*TASK TO CARRY OUT*
Reproduce, exactly and only, the lines of the data that follows from the one containing "Film-Empfang im Rahmen" down to the one containing "Église Sainte-Catherine de Poiseul-la-Grange", without pictures.

Segment Start: DATA FOR PROCESSING

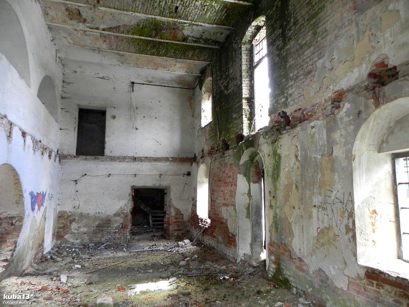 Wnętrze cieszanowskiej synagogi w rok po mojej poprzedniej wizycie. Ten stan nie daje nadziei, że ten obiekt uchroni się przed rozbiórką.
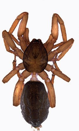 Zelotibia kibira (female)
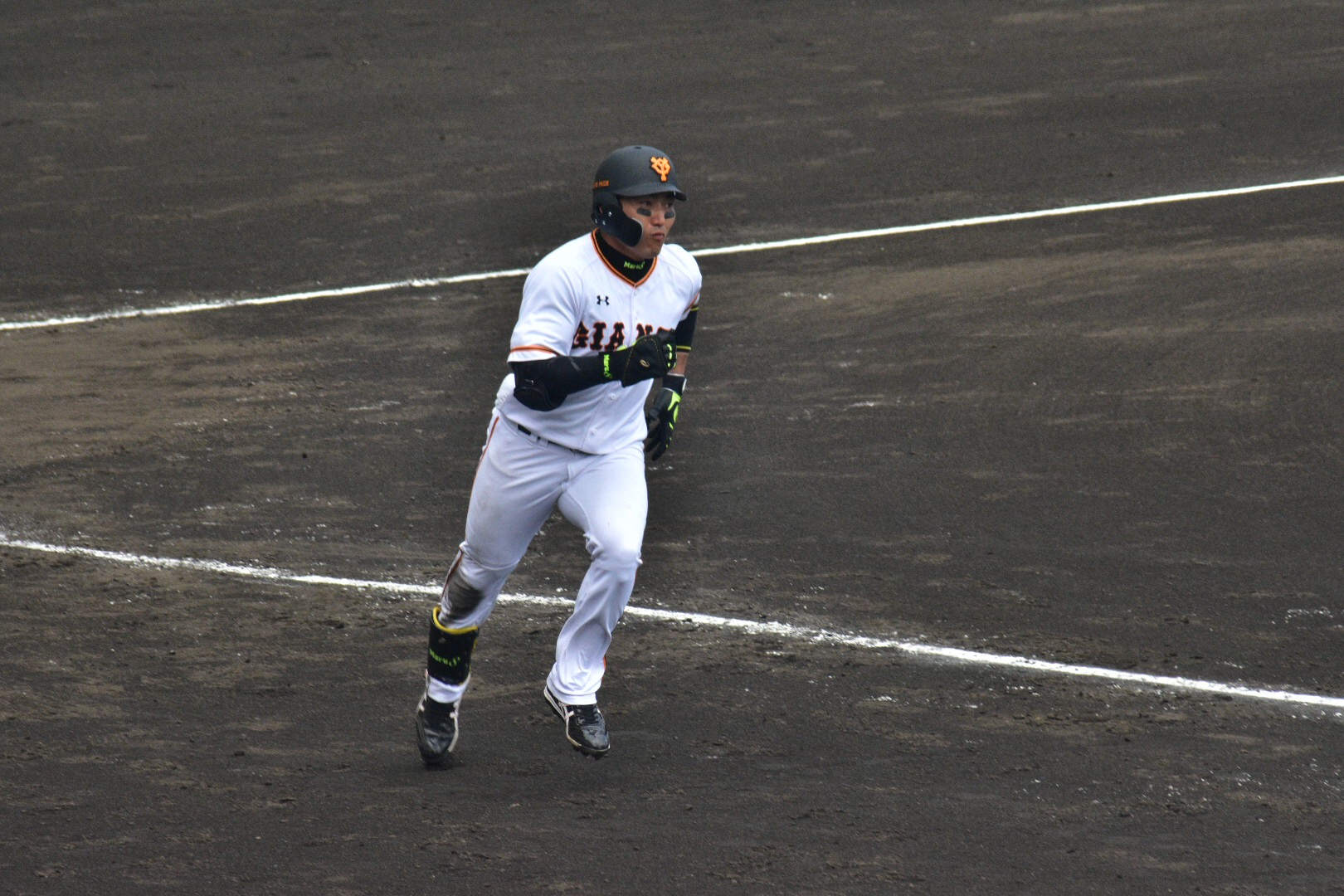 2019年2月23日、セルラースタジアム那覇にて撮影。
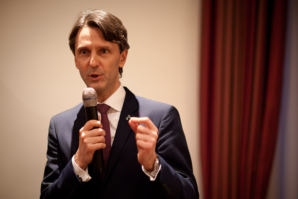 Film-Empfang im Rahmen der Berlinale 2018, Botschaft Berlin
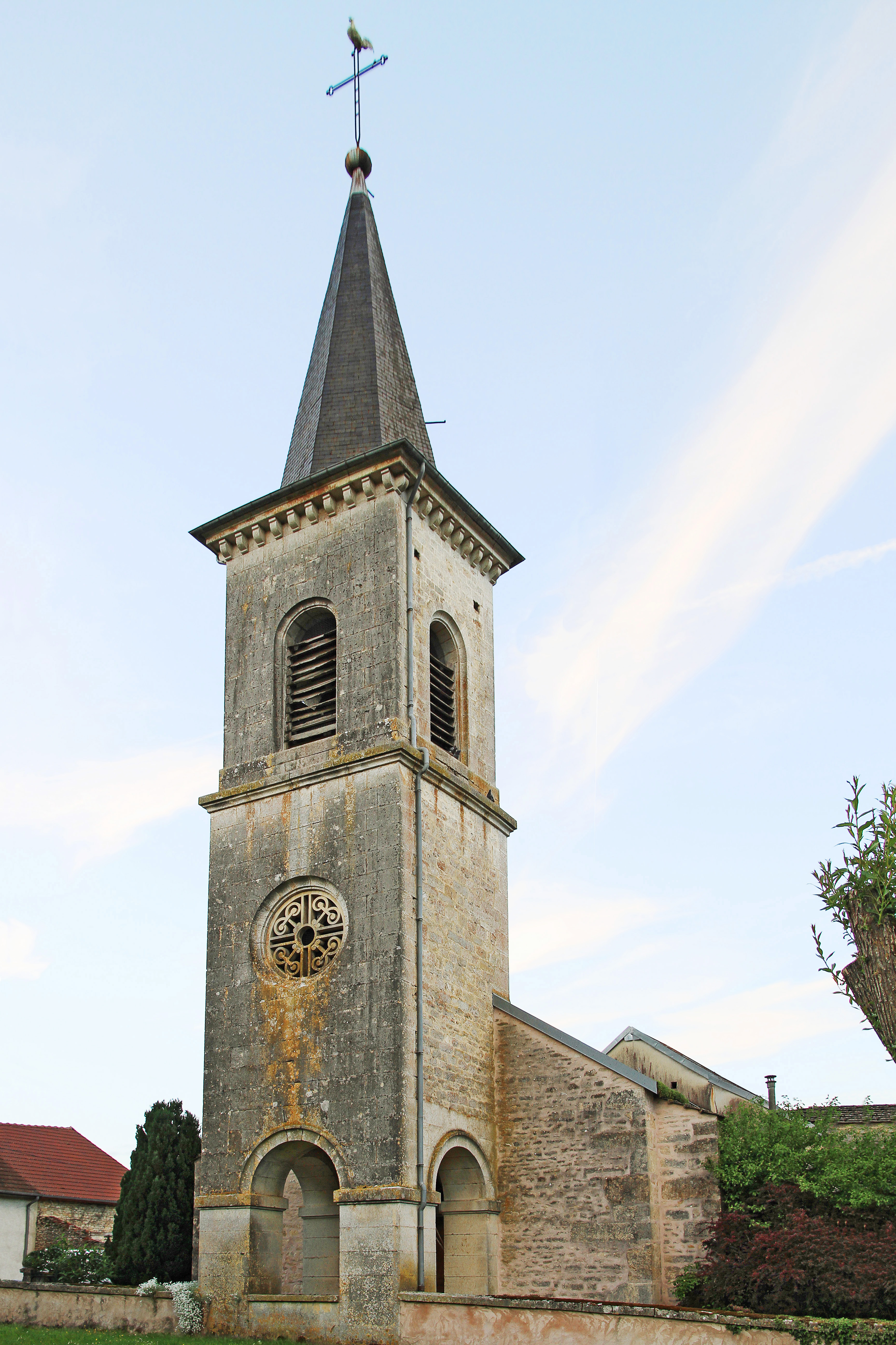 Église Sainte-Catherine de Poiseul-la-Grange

Segment End: DATA FOR PROCESSING
Segment Start: DATA FOR PROCESSING

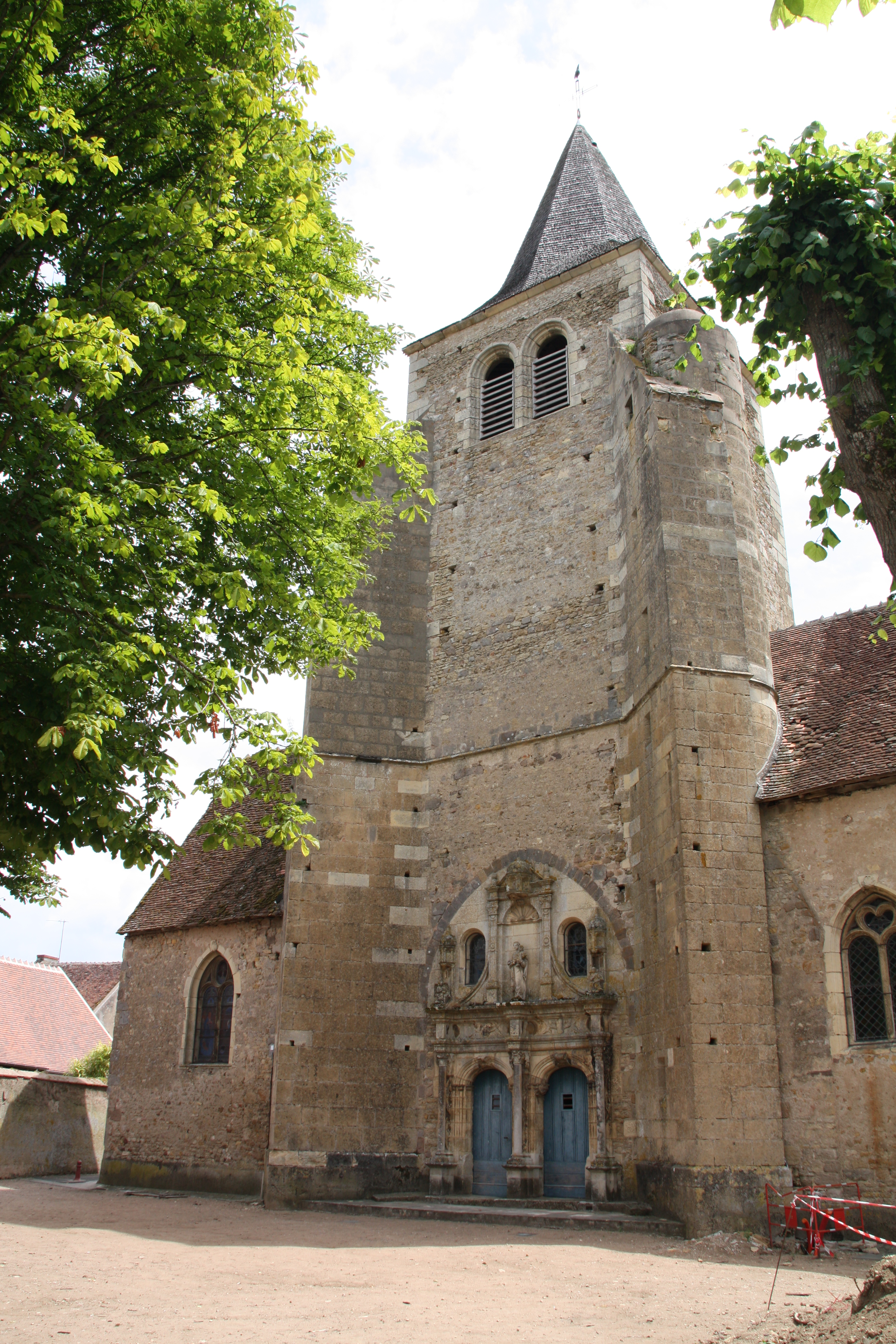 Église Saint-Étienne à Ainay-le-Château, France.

Segment End: DATA FOR PROCESSING

*TASK RESPONSE*
 Film-Empfang im Rahmen der Berlinale 2018, Botschaft Berlin
 Église Sainte-Catherine de Poiseul-la-Grange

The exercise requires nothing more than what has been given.